# [RECORDS FOR PROCESSING]
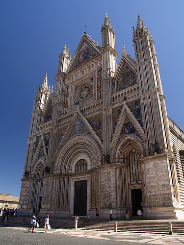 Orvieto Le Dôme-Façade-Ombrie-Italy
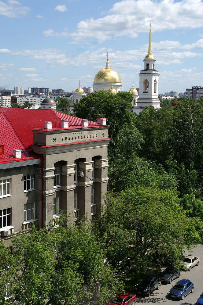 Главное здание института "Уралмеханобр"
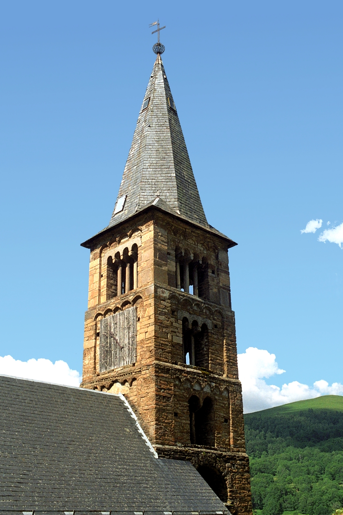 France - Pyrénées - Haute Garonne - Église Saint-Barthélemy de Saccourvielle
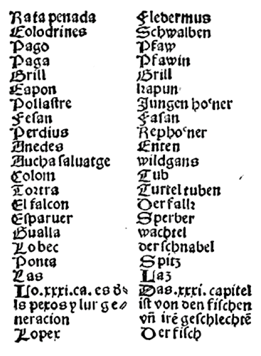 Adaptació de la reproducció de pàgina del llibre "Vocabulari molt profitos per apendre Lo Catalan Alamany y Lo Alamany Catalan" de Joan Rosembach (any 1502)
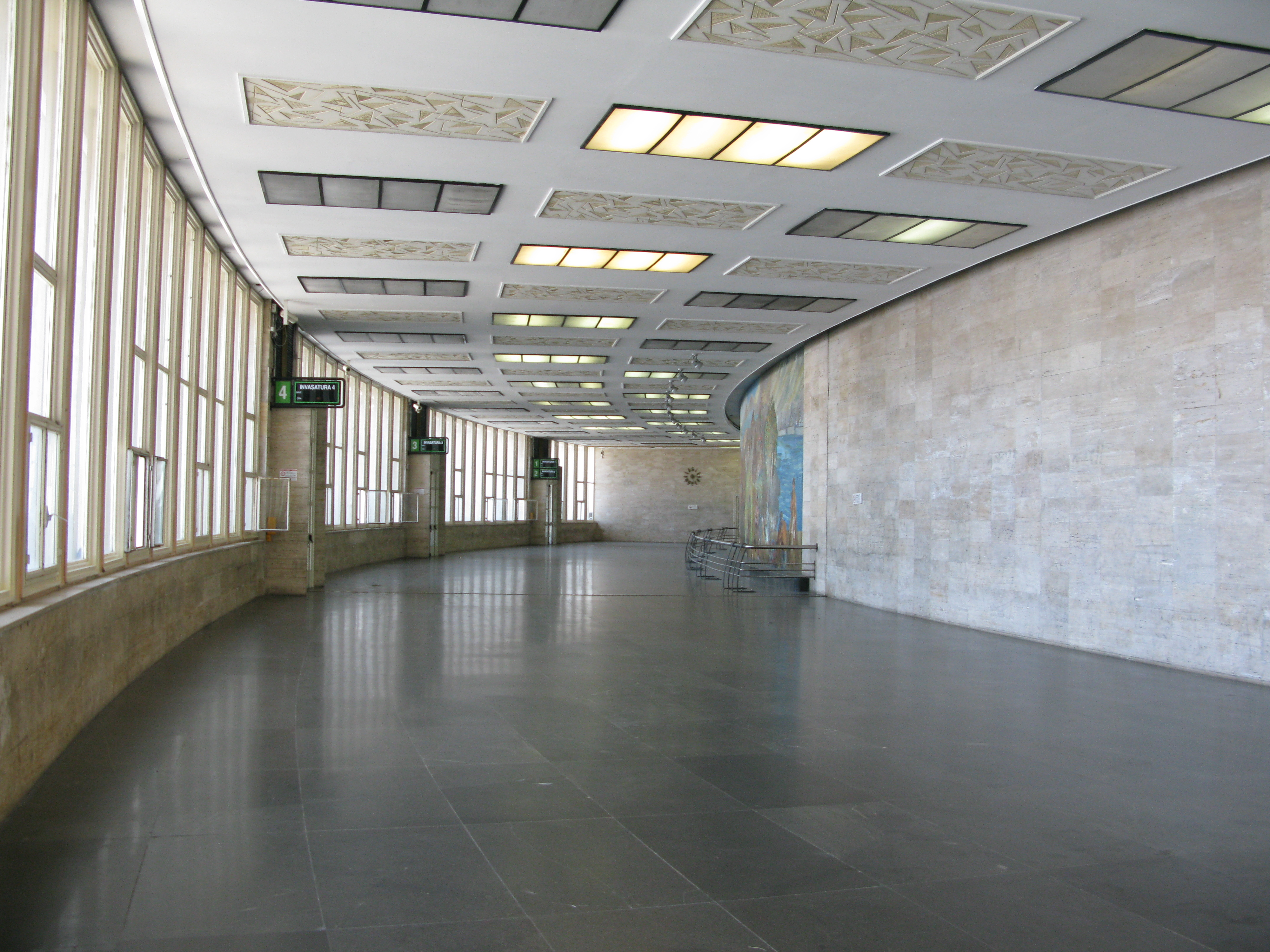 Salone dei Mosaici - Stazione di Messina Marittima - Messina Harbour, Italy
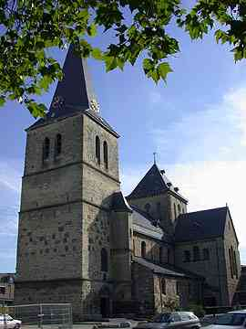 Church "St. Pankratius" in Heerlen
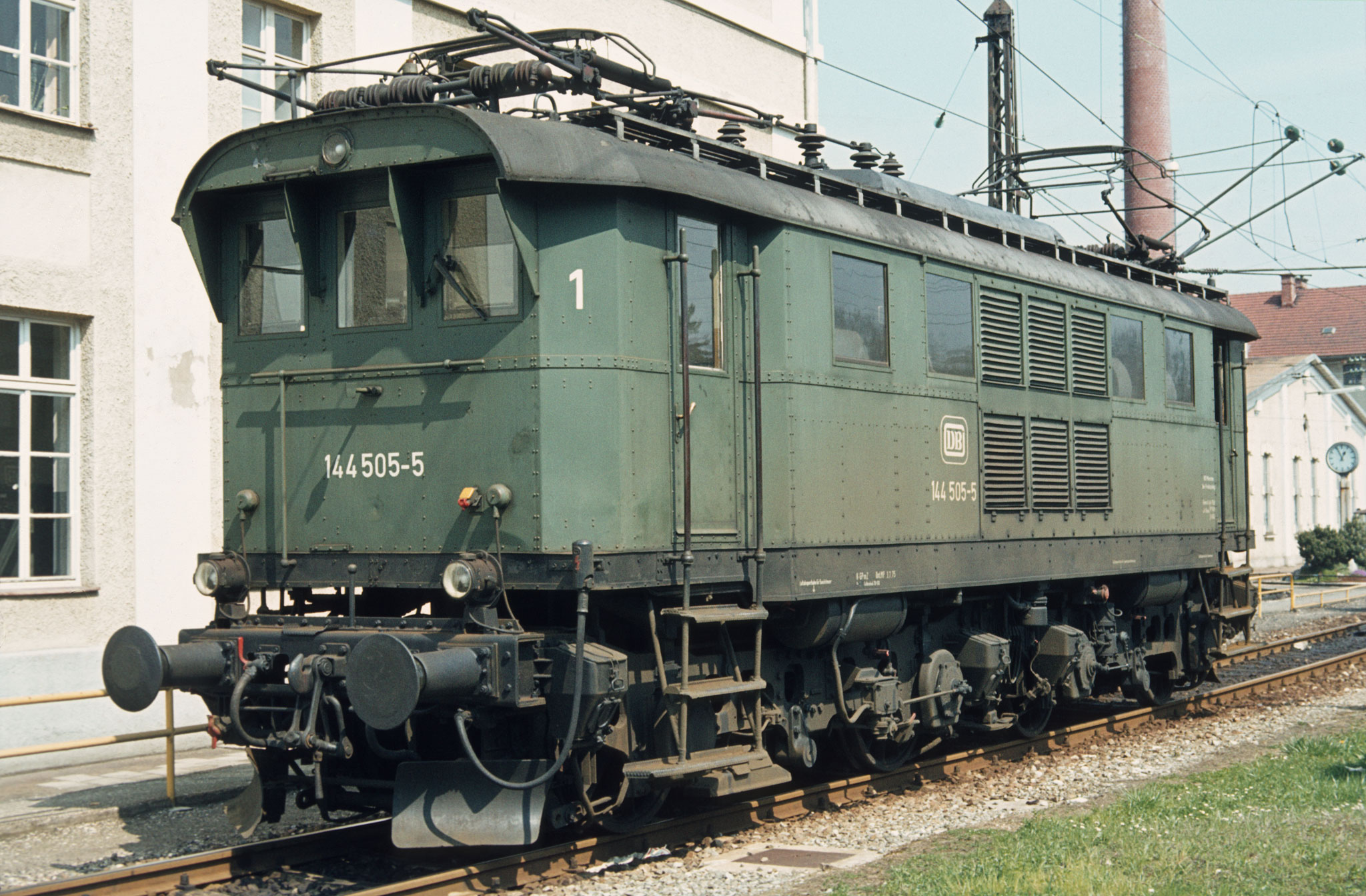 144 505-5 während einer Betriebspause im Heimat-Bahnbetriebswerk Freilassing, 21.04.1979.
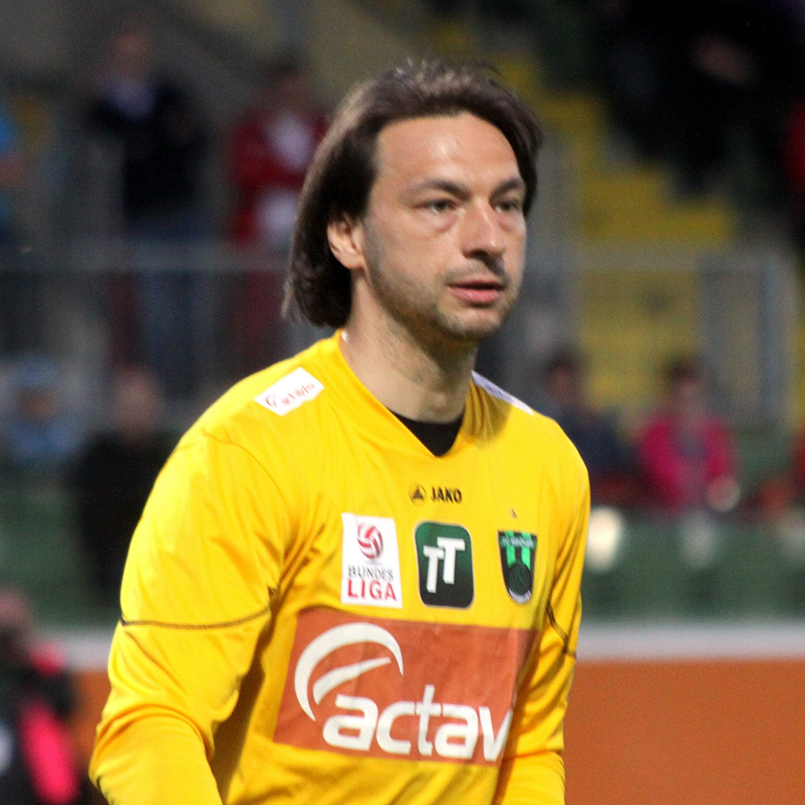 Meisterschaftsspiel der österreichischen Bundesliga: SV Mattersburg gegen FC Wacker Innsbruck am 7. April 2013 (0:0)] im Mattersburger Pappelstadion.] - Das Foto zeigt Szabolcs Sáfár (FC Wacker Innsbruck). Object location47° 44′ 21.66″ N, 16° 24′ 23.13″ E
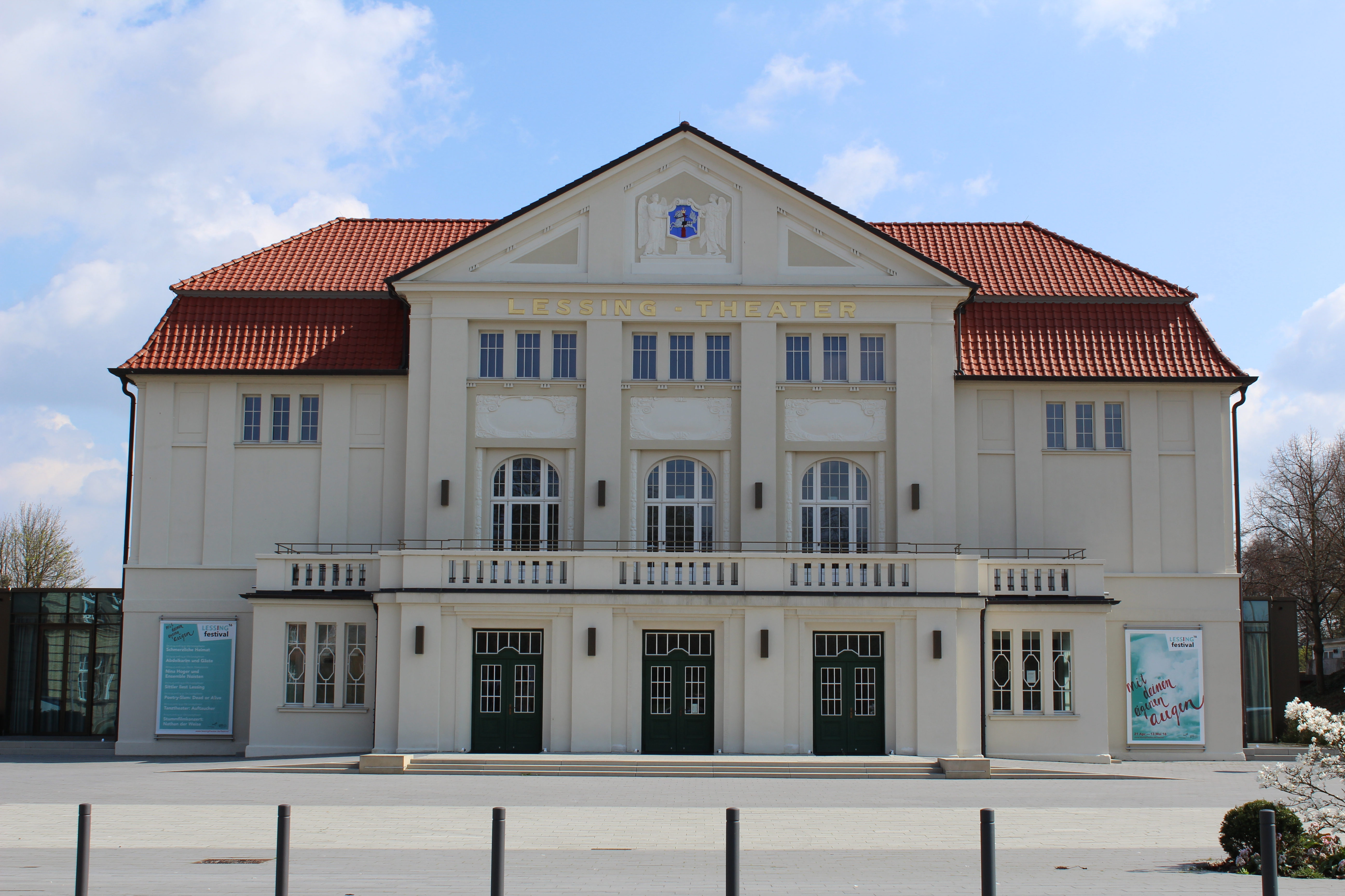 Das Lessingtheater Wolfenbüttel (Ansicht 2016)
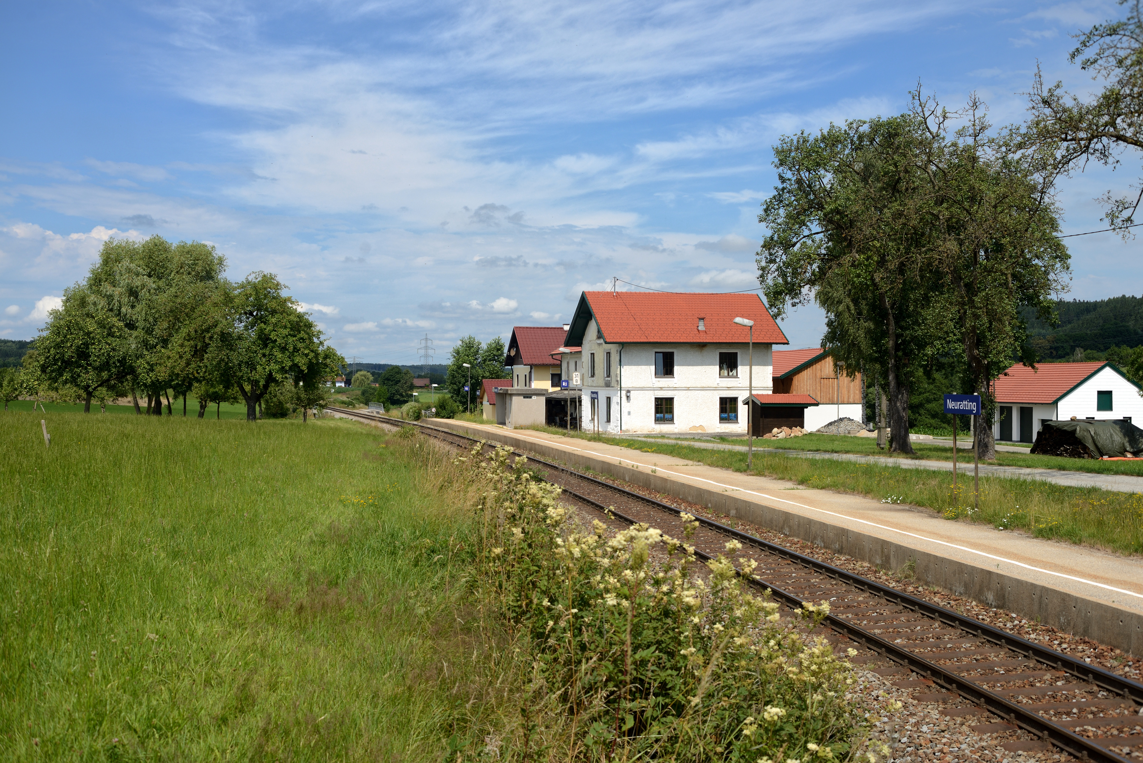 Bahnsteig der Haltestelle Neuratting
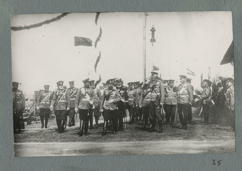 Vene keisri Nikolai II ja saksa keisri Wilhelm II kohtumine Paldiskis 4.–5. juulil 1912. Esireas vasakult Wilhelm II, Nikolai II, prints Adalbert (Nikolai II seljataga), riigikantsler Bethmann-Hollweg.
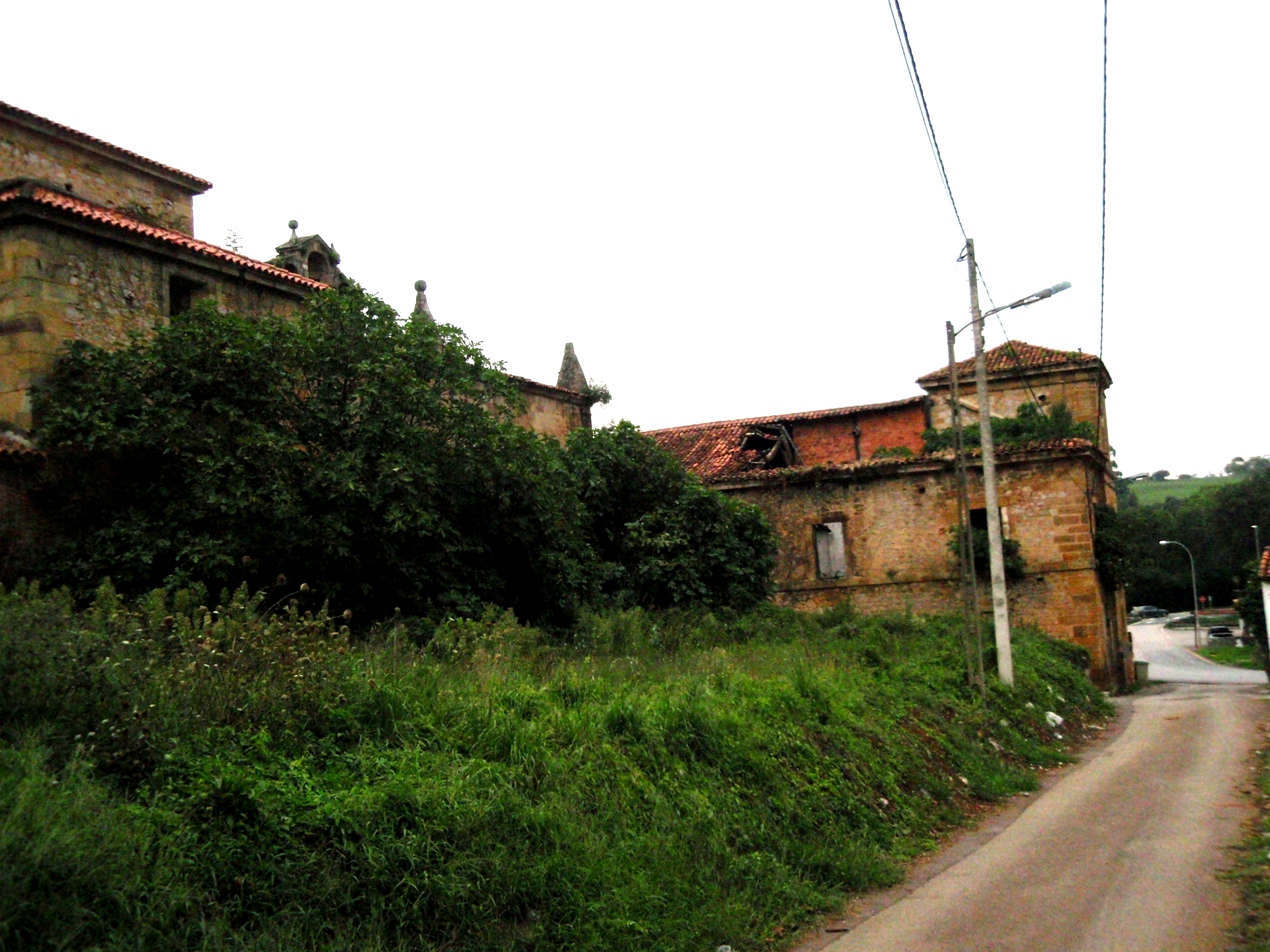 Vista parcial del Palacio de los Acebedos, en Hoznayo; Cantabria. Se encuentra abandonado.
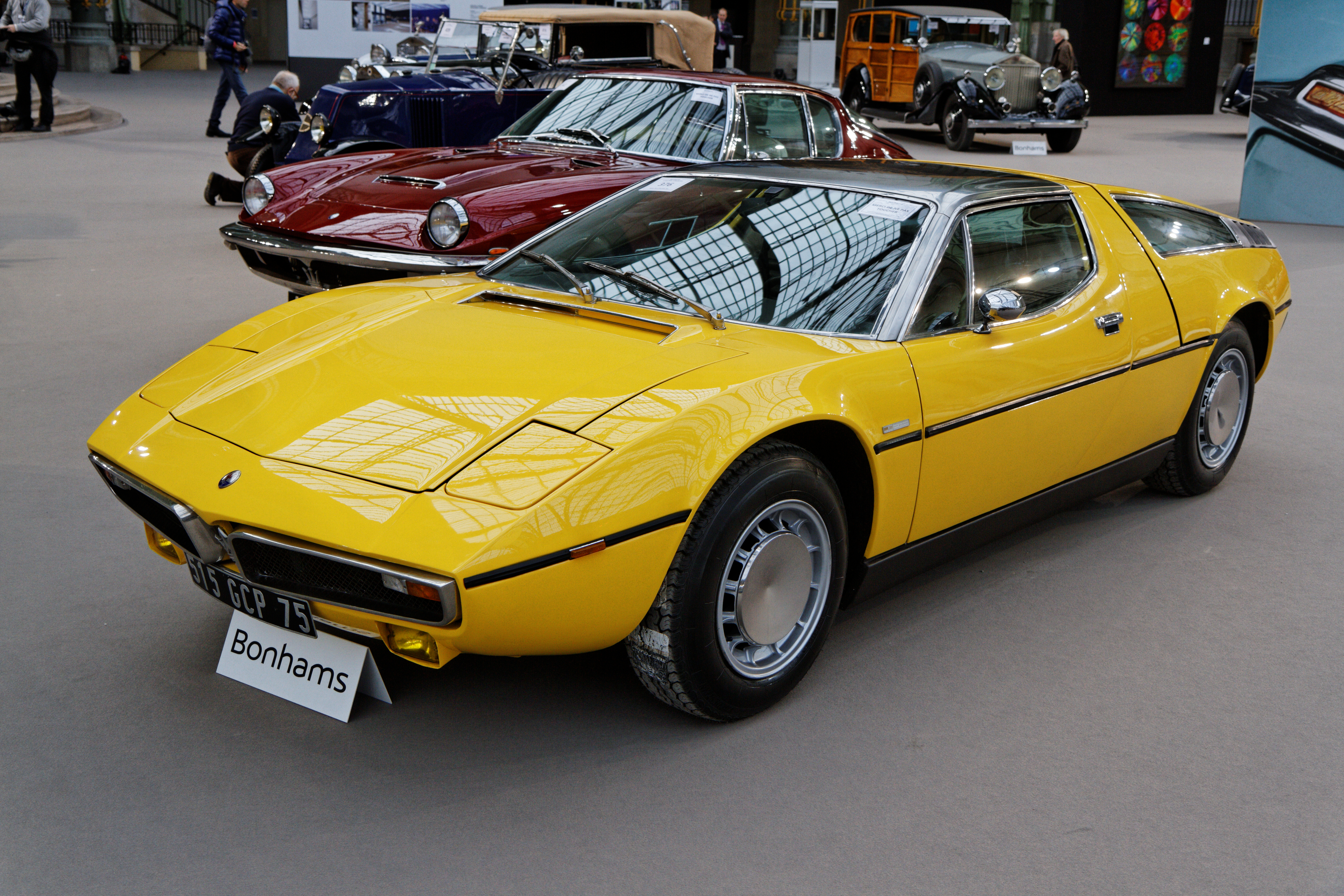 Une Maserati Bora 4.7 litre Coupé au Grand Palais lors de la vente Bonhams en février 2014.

# [TO DO]
Go through the entries above and output them exactly, without pictures.

# [ANSWER AREA]
 Orvieto Le Dôme-Façade-Ombrie-Italy
 Главное здание института "Уралмеханобр"
 France - Pyrénées - Haute Garonne - Église Saint-Barthélemy de Saccourvielle
 Adaptació de la reproducció de pàgina del llibre "Vocabulari molt profitos per apendre Lo Catalan Alamany y Lo Alamany Catalan" de Joan Rosembach (any 1502)
 Salone dei Mosaici - Stazione di Messina Marittima - Messina Harbour, Italy
 Church "St. Pankratius" in Heerlen
 144 505-5 während einer Betriebspause im Heimat-Bahnbetriebswerk Freilassing, 21.04.1979.
 Meisterschaftsspiel der österreichischen Bundesliga: SV Mattersburg gegen FC Wacker Innsbruck am 7. April 2013 (0:0)] im Mattersburger Pappelstadion.] - Das Foto zeigt Szabolcs Sáfár (FC Wacker Innsbruck). Object location47° 44′ 21.66″ N, 16° 24′ 23.13″ E
 Das Lessingtheater Wolfenbüttel (Ansicht 2016)
 Bahnsteig der Haltestelle Neuratting
 Vene keisri Nikolai II ja saksa keisri Wilhelm II kohtumine Paldiskis 4.–5. juulil 1912. Esireas vasakult Wilhelm II, Nikolai II, prints Adalbert (Nikolai II seljataga), riigikantsler Bethmann-Hollweg.
 Vista parcial del Palacio de los Acebedos, en Hoznayo; Cantabria. Se encuentra abandonado.
 Une Maserati Bora 4.7 litre Coupé au Grand Palais lors de la vente Bonhams en février 2014.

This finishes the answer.